▶ **The data**
------------------------------------------------------------------------

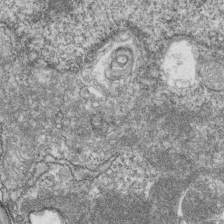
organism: Zebrafish
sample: Cilia; retinal pigment epithelium
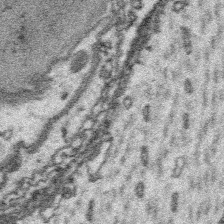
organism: Platynereis dumerilii
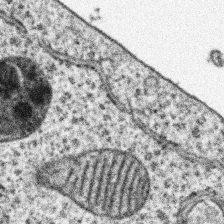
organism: Human
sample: HeLa cells
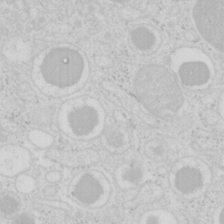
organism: Mouse
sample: Pancreas
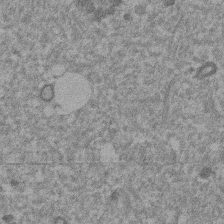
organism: Mouse
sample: Dividing mouse embryo 1 cell stage
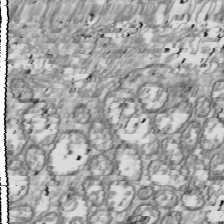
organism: Drosophila
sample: Cell division; meiosis; drosophila spermatocytes
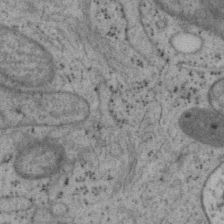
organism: Human
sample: HeLa cells
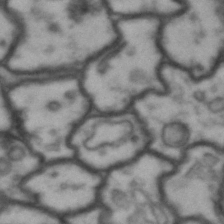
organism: Drosophila
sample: Brain
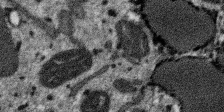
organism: Human
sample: Lung epithelial cells infected with SARS-CoV-2
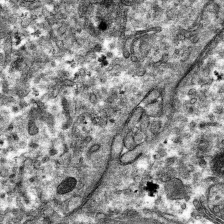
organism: Mouse
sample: Mouse hepatocytes
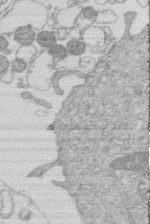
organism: Human
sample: Macrophage cells
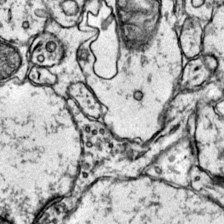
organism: Mouse
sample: Primary visual cortex
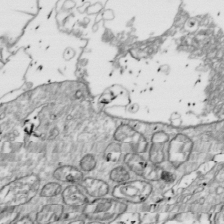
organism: Drosophila
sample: Cell division; meiosis; drosophila spermatocytes
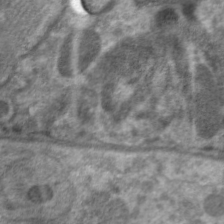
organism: C. elegans
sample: Pharynx
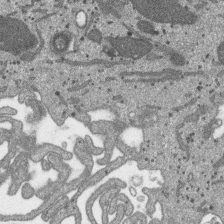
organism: Human
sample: Lung epithelial cells infected with SARS-CoV-2
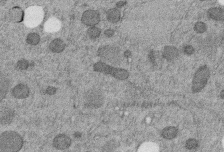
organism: C. elegans
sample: C. elegans embryo early stage
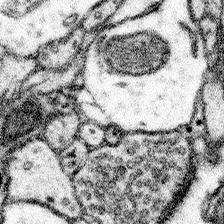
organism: Mouse
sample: Somatosensory cortex neuropil
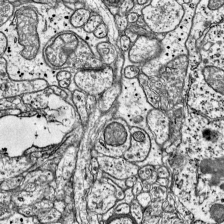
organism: Mouse
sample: Visual Cortex
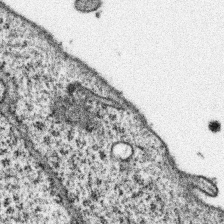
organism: Human
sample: HeLa cells
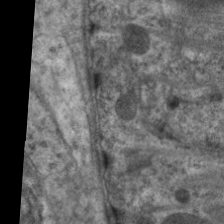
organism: C. elegans
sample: Pharynx
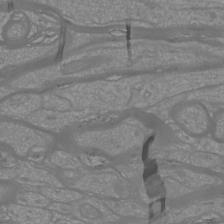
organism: Mouse
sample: Cortical neurons
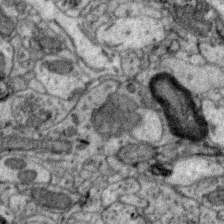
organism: Zebra finch
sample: Brain
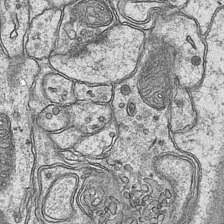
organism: Mouse
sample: CA1 Hippocampus
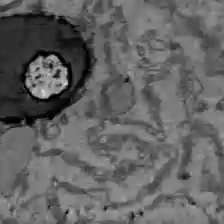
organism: C57BL Mouse
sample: Liver
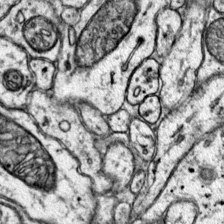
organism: Mouse
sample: Primary visual cortex
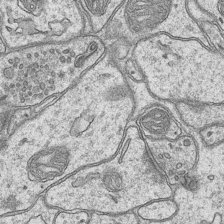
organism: Mouse
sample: CA1 Hippocampus
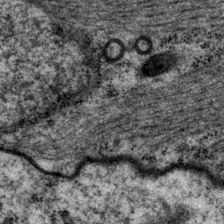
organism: P. pacificus
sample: Pharynx
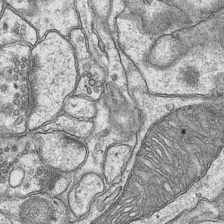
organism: Mouse
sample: CA1 Hippocampus
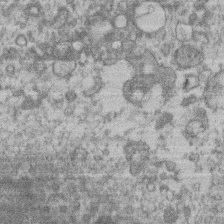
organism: Mouse
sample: T cell stromal cell synapse
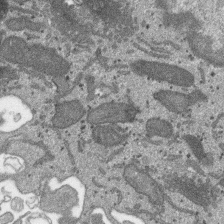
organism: Human
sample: Lung epithelial cells infected with SARS-CoV-2
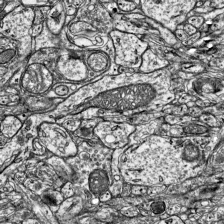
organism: Mouse
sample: Visual Cortex
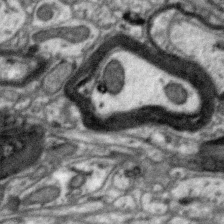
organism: Zebra finch
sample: Brain
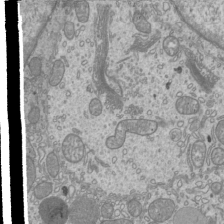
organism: Mouse
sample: Cilia; mouse epididymis
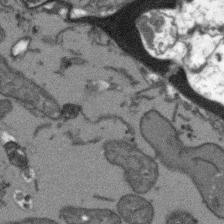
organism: Arabidopsis thaliana
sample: Root tip
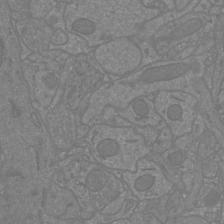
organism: Mouse
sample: Cortical neurons
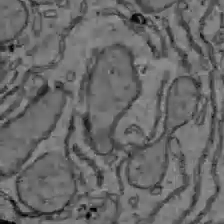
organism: C57BL Mouse
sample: Liver
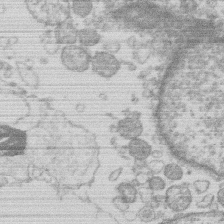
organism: Human
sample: Macrophage cells
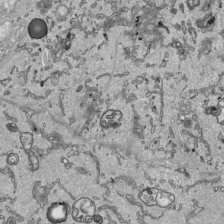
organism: Human
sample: Mitochondria in HCT116 cells
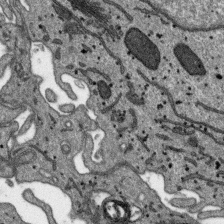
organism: Human
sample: Lung epithelial cells, uninfected (mock) control
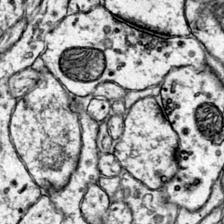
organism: Mouse
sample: Primary visual cortex
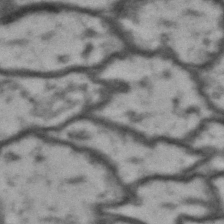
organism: Drosophila
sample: Brain
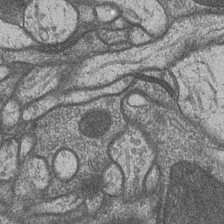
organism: Drosophila
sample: Optic medulla
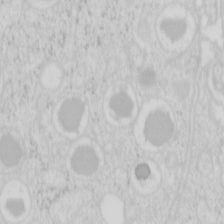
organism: Mouse
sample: Pancreas
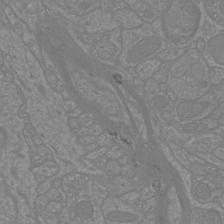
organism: Mouse
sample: Cortical neurons
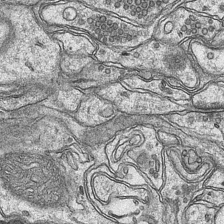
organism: Mouse
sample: CA1 Hippocampus
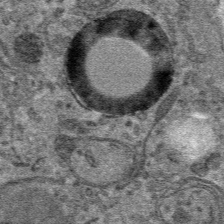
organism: Mouse
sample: Mouse hepatocytes
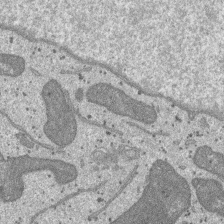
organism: Human
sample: Lung epithelial cells infected with SARS-CoV-2
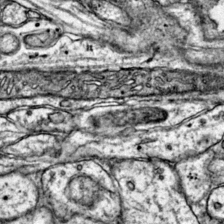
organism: Mouse
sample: Primary visual cortex
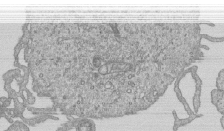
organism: Human
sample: MDA-MB-231 cells
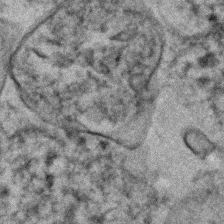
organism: Human
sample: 1205lu cells
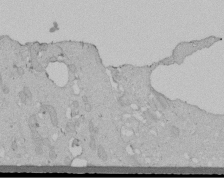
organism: Human
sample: Melanocyte Keratinocyte synapse skin construct
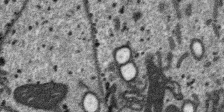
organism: Human
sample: Lung epithelial cells infected with SARS-CoV-2
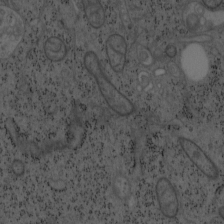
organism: Mouse
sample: OT-I killer T cells with ID8 ovarian cancer cells
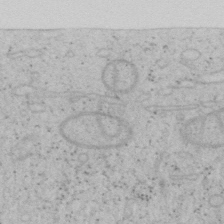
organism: Human
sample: HeLa cells
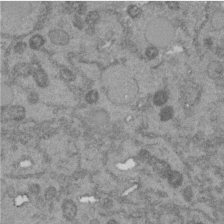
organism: C. elegans
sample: C. elegans embryo early stage
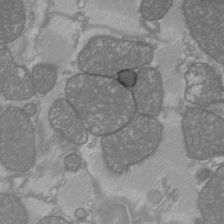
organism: C57BL Mouse
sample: Heart
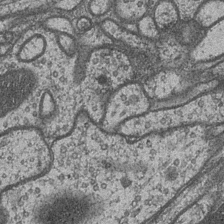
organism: Drosophila
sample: Optic medulla
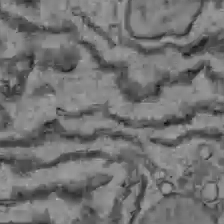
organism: C57BL Mouse
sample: Liver
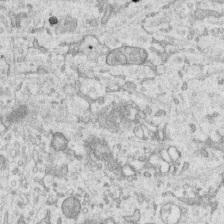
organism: Human
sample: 1205lu cells
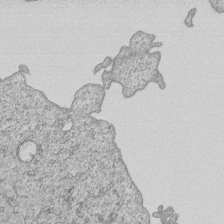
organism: Human
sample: MDA-MB-231 cells
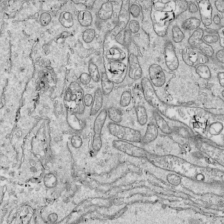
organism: Drosophila
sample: Cell division; meiosis; drosophila spermatocytes
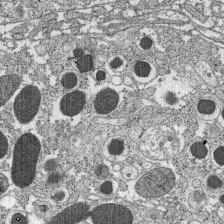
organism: C57BL Mouse
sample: Pancreatic islet
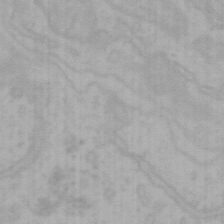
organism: Mouse
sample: Choroid plexus
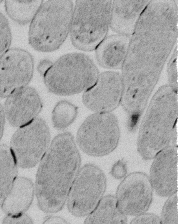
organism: E. coli
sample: Bacterial nucleoid
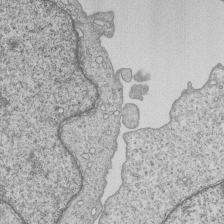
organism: Human
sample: MDA-MB-231 cells
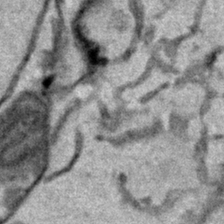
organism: Human
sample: Mitochondria in HCT116 cells
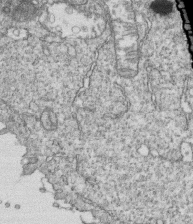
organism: Human
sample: HeLa cell HIV synapse
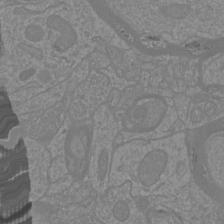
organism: Mouse
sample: Cortical neurons
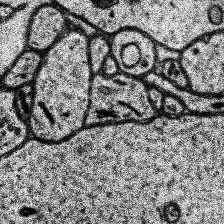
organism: Human
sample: Temporal Lobe
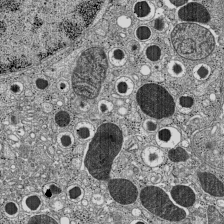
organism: C57BL Mouse
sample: Pancreatic islet
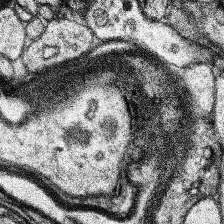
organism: Human
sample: Temporal Lobe
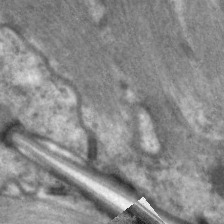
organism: C. elegans
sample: Pharynx
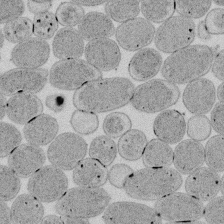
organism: E. coli
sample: Bacterial nucleoid
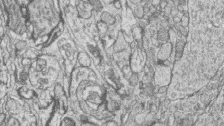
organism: Zebrafish
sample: synaptic ribbons in rod cells and cone cells
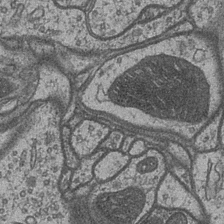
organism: Drosophila
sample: Optic medulla
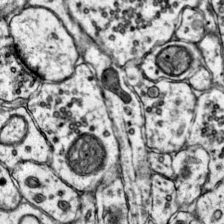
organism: Mouse
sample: Primary visual cortex
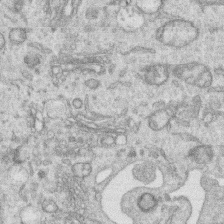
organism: Human
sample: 1205lu cells
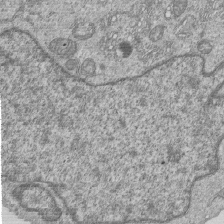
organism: Human
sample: MDA-MB-231 cells
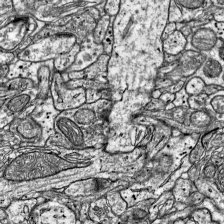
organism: Mouse
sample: Visual Cortex
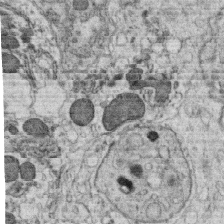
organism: C. elegans
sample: C. elegans oocyte; sperm cells
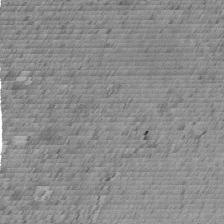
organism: C. elegans
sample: C. elegans embryo early stage
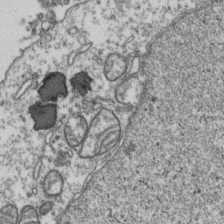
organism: Human
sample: Activated Jurkat CD4+ T cells
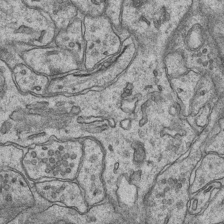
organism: Mouse
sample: CA1 Hippocampus
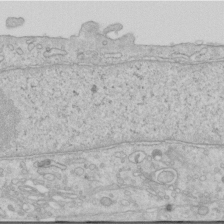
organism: Human
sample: Centriole in RPE cells
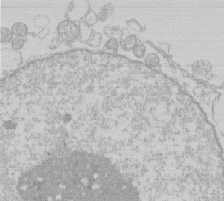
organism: Human
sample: Macrophage cells
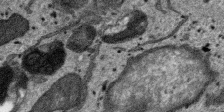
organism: Human
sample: Lung epithelial cells, uninfected (mock) control
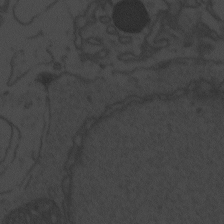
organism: Zebrafish
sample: Macrophage infected with Toxoplasma gondii
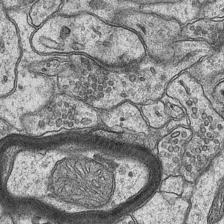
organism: Mouse
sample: CA1 Hippocampus
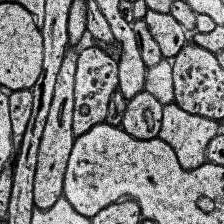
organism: Human
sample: Temporal Lobe
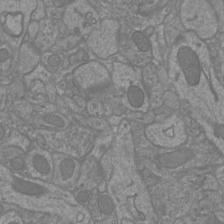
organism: Mouse
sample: Cortical neurons
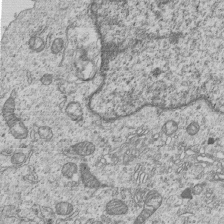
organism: Human
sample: MDA-MB-231 cells
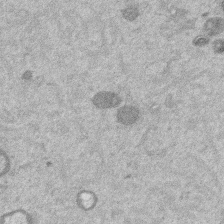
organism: Mouse
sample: Dividing mouse embryo 1 cell stage
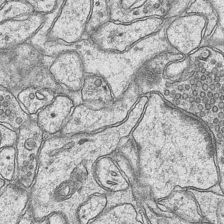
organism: Mouse
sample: CA1 Hippocampus
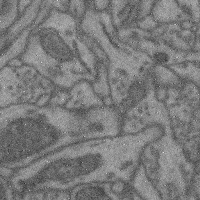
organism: Mouse
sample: Cerebral cortex
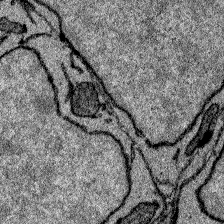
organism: Zebrafish
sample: Larval olfactory bulb
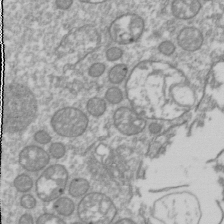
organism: Drosophila
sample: Cell division; meiosis; drosophila spermatocytes
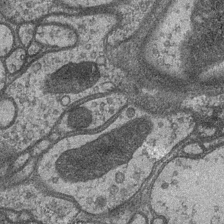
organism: Drosophila
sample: Optic medulla
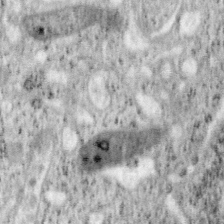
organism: Mouse
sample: OT-I killer T cells with ID8 ovarian cancer cells
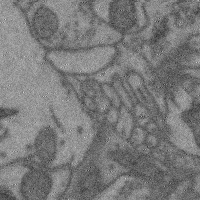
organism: Mouse
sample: Cerebral cortex
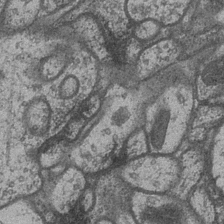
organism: Drosophila
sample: Optic medulla
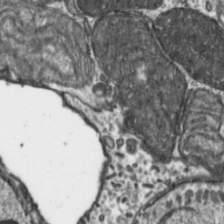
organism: Toxoplasma gondii
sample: Parasites in a vacuole inside a host cell
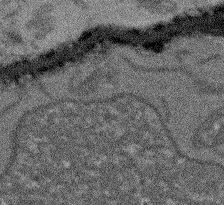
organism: Arabidopsis thaliana
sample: Root tip
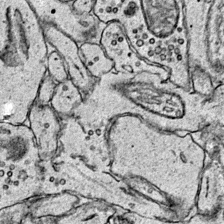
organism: Mouse
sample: Primary visual cortex
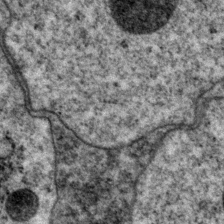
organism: P. pacificus
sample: Pharynx
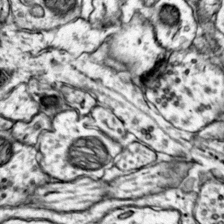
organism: Mouse
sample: Primary visual cortex
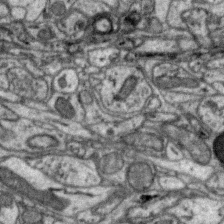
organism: Zebra finch
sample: Brain
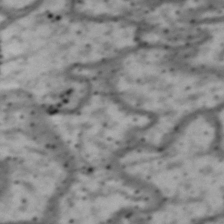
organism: Drosophila
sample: Brain
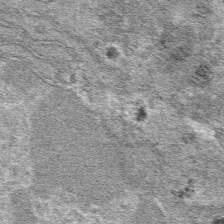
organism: Mouse
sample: Mouse hepatocytes
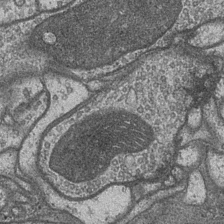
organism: Drosophila
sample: Optic medulla
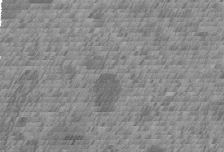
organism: C. elegans
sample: C. elegans embryo early stage
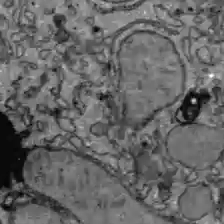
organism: C57BL Mouse
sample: Liver
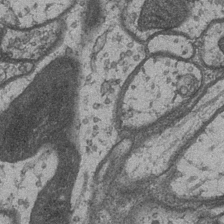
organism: Drosophila
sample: Optic medulla
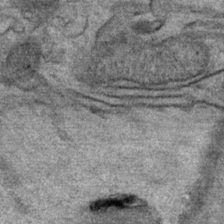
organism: Mouse
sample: Mouse Salivary gland
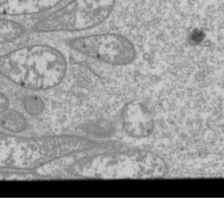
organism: Drosophila
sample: Cell division; meiosis; drosophila spermatocytes

------------------------------------------------------------------------

▶ **What is being asked**
Copy all the material word for word, minus its pictures.

▶ **Expected answer**
organism: Zebrafish
sample: Cilia; retinal pigment epithelium
organism: Platynereis dumerilii
organism: Human
sample: HeLa cells
organism: Mouse
sample: Pancreas
organism: Mouse
sample: Dividing mouse embryo 1 cell stage
organism: Drosophila
sample: Cell division; meiosis; drosophila spermatocytes
organism: Human
sample: HeLa cells
organism: Drosophila
sample: Brain
organism: Human
sample: Lung epithelial cells infected with SARS-CoV-2
organism: Mouse
sample: Mouse hepatocytes
organism: Human
sample: Macrophage cells
organism: Mouse
sample: Primary visual cortex
organism: Drosophila
sample: Cell division; meiosis; drosophila spermatocytes
organism: C. elegans
sample: Pharynx
organism: Human
sample: Lung epithelial cells infected with SARS-CoV-2
organism: C. elegans
sample: C. elegans embryo early stage
organism: Mouse
sample: Somatosensory cortex neuropil
organism: Mouse
sample: Visual Cortex
organism: Human
sample: HeLa cells
organism: C. elegans
sample: Pharynx
organism: Mouse
sample: Cortical neurons
organism: Zebra finch
sample: Brain
organism: Mouse
sample: CA1 Hippocampus
organism: C57BL Mouse
sample: Liver
organism: Mouse
sample: Primary visual cortex
organism: Mouse
sample: CA1 Hippocampus
organism: P. pacificus
sample: Pharynx
organism: Mouse
sample: CA1 Hippocampus
organism: Mouse
sample: T cell stromal cell synapse
organism: Human
sample: Lung epithelial cells infected with SARS-CoV-2
organism: Mouse
sample: Visual Cortex
organism: Zebra finch
sample: Brain
organism: Mouse
sample: Cilia; mouse epididymis
organism: Arabidopsis thaliana
sample: Root tip
organism: Mouse
sample: Cortical neurons
organism: C57BL Mouse
sample: Liver
organism: Human
sample: Macrophage cells
organism: Human
sample: Mitochondria in HCT116 cells
organism: Human
sample: Lung epithelial cells, uninfected (mock) control
organism: Mouse
sample: Primary visual cortex
organism: Drosophila
sample: Brain
organism: Drosophila
sample: Optic medulla
organism: Mouse
sample: Pancreas
organism: Mouse
sample: Cortical neurons
organism: Mouse
sample: CA1 Hippocampus
organism: Mouse
sample: Mouse hepatocytes
organism: Human
sample: Lung epithelial cells infected with SARS-CoV-2
organism: Mouse
sample: Primary visual cortex
organism: Human
sample: MDA-MB-231 cells
organism: Human
sample: 1205lu cells
organism: Human
sample: Melanocyte Keratinocyte synapse skin construct
organism: Human
sample: Lung epithelial cells infected with SARS-CoV-2
organism: Mouse
sample: OT-I killer T cells with ID8 ovarian cancer cells
organism: Human
sample: HeLa cells
organism: C. elegans
sample: C. elegans embryo early stage
organism: C57BL Mouse
sample: Heart
organism: Drosophila
sample: Optic medulla
organism: C57BL Mouse
sample: Liver
organism: Human
sample: 1205lu cells
organism: Human
sample: MDA-MB-231 cells
organism: Drosophila
sample: Cell division; meiosis; drosophila spermatocytes
organism: C57BL Mouse
sample: Pancreatic islet
organism: Mouse
sample: Choroid plexus
organism: E. coli
sample: Bacterial nucleoid
organism: Human
sample: MDA-MB-231 cells
organism: Human
sample: Mitochondria in HCT116 cells
organism: Human
sample: HeLa cell HIV synapse
organism: Mouse
sample: Cortical neurons
organism: Human
sample: Temporal Lobe
organism: C57BL Mouse
sample: Pancreatic islet
organism: Human
sample: Temporal Lobe
organism: C. elegans
sample: Pharynx
organism: E. coli
sample: Bacterial nucleoid
organism: Zebrafish
sample: synaptic ribbons in rod cells and cone cells
organism: Drosophila
sample: Optic medulla
organism: Mouse
sample: Primary visual cortex
organism: Human
sample: 1205lu cells
organism: Human
sample: MDA-MB-231 cells
organism: Mouse
sample: Visual Cortex
organism: C. elegans
sample: C. elegans oocyte; sperm cells
organism: C. elegans
sample: C. elegans embryo early stage
organism: Human
sample: Activated Jurkat CD4+ T cells
organism: Mouse
sample: CA1 Hippocampus
organism: Human
sample: Centriole in RPE cells
organism: Human
sample: Macrophage cells
organism: Human
sample: Lung epithelial cells, uninfected (mock) control
organism: Zebrafish
sample: Macrophage infected with Toxoplasma gondii
organism: Mouse
sample: CA1 Hippocampus
organism: Human
sample: Temporal Lobe
organism: Mouse
sample: Cortical neurons
organism: Human
sample: MDA-MB-231 cells
organism: Mouse
sample: Dividing mouse embryo 1 cell stage
organism: Mouse
sample: CA1 Hippocampus
organism: Mouse
sample: Cerebral cortex
organism: Zebrafish
sample: Larval olfactory bulb
organism: Drosophila
sample: Cell division; meiosis; drosophila spermatocytes
organism: Drosophila
sample: Optic medulla
organism: Mouse
sample: OT-I killer T cells with ID8 ovarian cancer cells
organism: Mouse
sample: Cerebral cortex
organism: Drosophila
sample: Optic medulla
organism: Toxoplasma gondii
sample: Parasites in a vacuole inside a host cell
organism: Arabidopsis thaliana
sample: Root tip
organism: Mouse
sample: Primary visual cortex
organism: P. pacificus
sample: Pharynx
organism: Mouse
sample: Primary visual cortex
organism: Zebra finch
sample: Brain
organism: Drosophila
sample: Brain
organism: Mouse
sample: Mouse hepatocytes
organism: Drosophila
sample: Optic medulla
organism: C. elegans
sample: C. elegans embryo early stage
organism: C57BL Mouse
sample: Liver
organism: Drosophila
sample: Optic medulla
organism: Mouse
sample: Mouse Salivary gland
organism: Drosophila
sample: Cell division; meiosis; drosophila spermatocytes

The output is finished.